Wednesday, May 14, 2008

Renewed Purpose

This morning I woke up with a renewed sense of purpose (A good night sleep will do that to you). This past two weeks, spanning the time from when we got the court date until now has been one of the most trying two weeks of my life, both with adoption stuff and stuff outside of the adoption. So much so that both Sara and I were concerned that we would arrive to Russia and everything in our bodies would shut down. All the adrenaline that we had been living on for the past two weeks would be used up and we would collapse. But it was the prayers of friends and family that got us through these past two weeks, and I know that it is what will sustain us through these next four.

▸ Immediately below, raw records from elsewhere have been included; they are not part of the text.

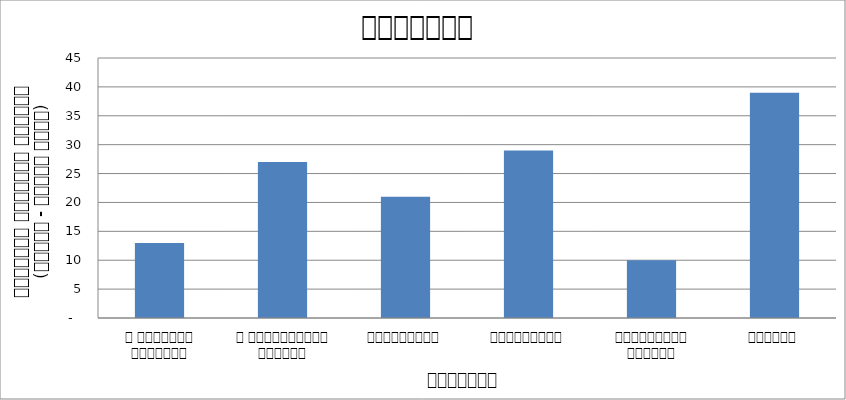
| Category | सुरक्षा |
|---|---|
| द हिमालयन टाइम्स् | 13 |
| द काठमाण्डौं पोस्ट् | 27 |
| रिपब्लिका | 21 |
| कान्तिपुर | 29 |
| अन्नपूर्ण पोस्ट् | 10 |
| नागरिक | 39 |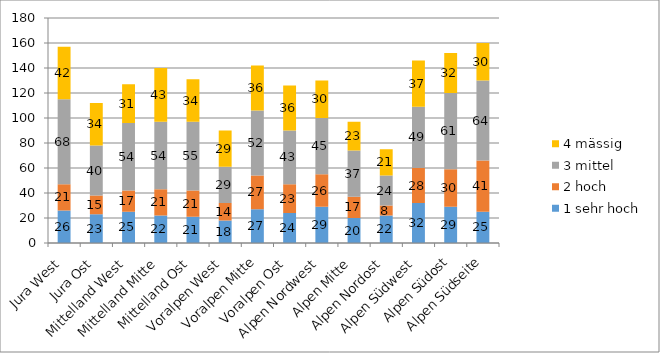
| Category | 1 sehr hoch | 2 hoch | 3 mittel | 4 mässig |
|---|---|---|---|---|
| Jura West | 26 | 21 | 68 | 42 |
| Jura Ost | 23 | 15 | 40 | 34 |
| Mittelland West | 25 | 17 | 54 | 31 |
| Mittelland Mitte | 22 | 21 | 54 | 43 |
| Mittelland Ost | 21 | 21 | 55 | 34 |
| Voralpen West | 18 | 14 | 29 | 29 |
| Voralpen Mitte | 27 | 27 | 52 | 36 |
| Voralpen Ost | 24 | 23 | 43 | 36 |
| Alpen Nordwest | 29 | 26 | 45 | 30 |
| Alpen Mitte | 20 | 17 | 37 | 23 |
| Alpen Nordost | 22 | 8 | 24 | 21 |
| Alpen Südwest | 32 | 28 | 49 | 37 |
| Alpen Südost | 29 | 30 | 61 | 32 |
| Alpen Südseite | 25 | 41 | 64 | 30 |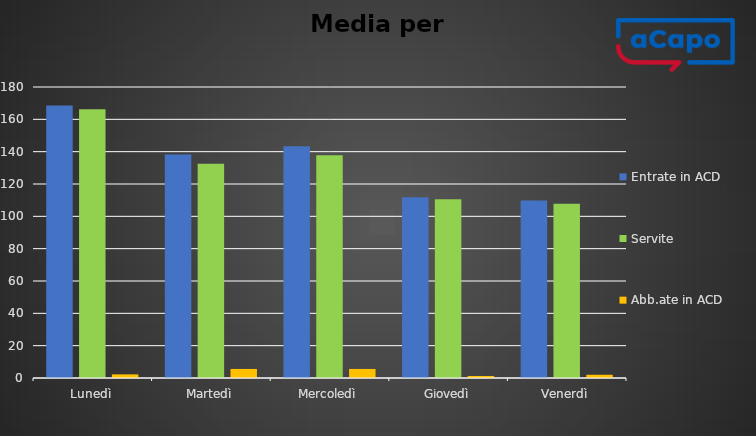
| Category | Entrate in ACD | Servite | Abb.ate in ACD |
|---|---|---|---|
| Lunedì | 168.5 | 166.25 | 2.25 |
| Martedì | 138.2 | 132.6 | 5.6 |
| Mercoledì | 143.4 | 137.8 | 5.6 |
| Giovedì | 111.75 | 110.5 | 1.25 |
| Venerdì | 109.75 | 107.75 | 2 |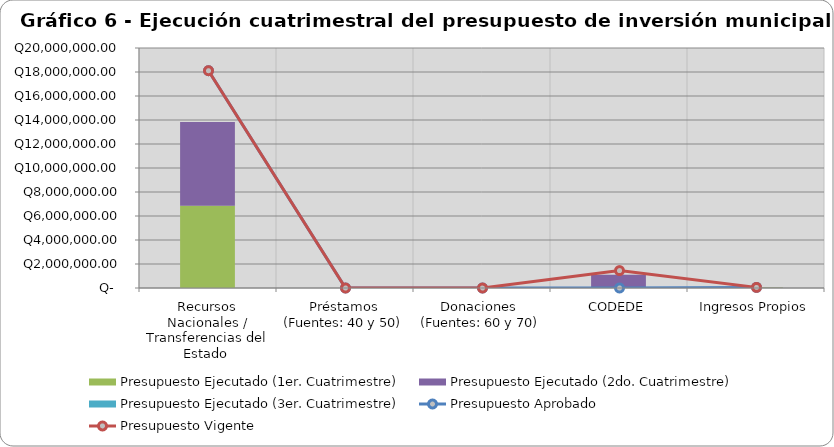
| Category | Presupuesto Ejecutado (1er. Cuatrimestre) | Presupuesto Ejecutado (2do. Cuatrimestre) | Presupuesto Ejecutado (3er. Cuatrimestre) |
|---|---|---|---|
| Recursos Nacionales / Transferencias del Estado  | 6864273.19 | 6977957.83 | 0 |
| Préstamos (Fuentes: 40 y 50) | 0 | 0 | 0 |
| Donaciones  (Fuentes: 60 y 70) | 0 | 0 | 0 |
| CODEDE | 28960.4 | 1066018 | 0 |
| Ingresos Propios | 37757.04 | 19714.81 | 0 |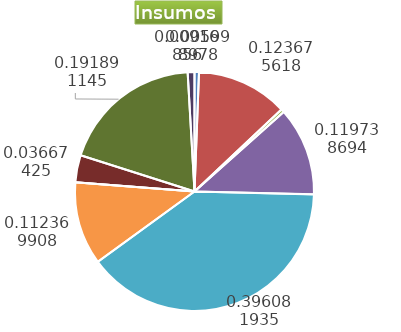
| Category | Series 0 |
|---|---|
| Control arvenses | 542489 |
| Control fitosanitario | 11184015 |
| Cosecha y beneficio | 397975.352 |
| Fertilización | 10827998 |
| Instalación | 35817781.69 |
| Otros | 10161637 |
| Podas | 0 |
| Riego | 3316461 |
| Transporte | 17352761 |
| Tutorado | 829115 |

I know that these next four weeks are going to be fraught with their own sets of trials and complications (It already started last night with finding out that we would be paying double for our rooms for the first two nights). But we are at the final stage. The end is near. I can feel it as we get closer to Mikhail. I can feel the emotion welling up in me like a geyser. All of the work we had to do at home and all the waiting had sapped that from me, but I can feel it all coming back. And it’s wonderful. This thing that we are doing is supposed to be filled with joy. And while the battles that have been waged thus far have threatened to steal that joy from us, I sit here today and tell you that I won’t let it. Misha will be getting a home soon. That’s call for celebration.

JP

1 comment:

John said...

You slept 5 to 6 hours on the plane?!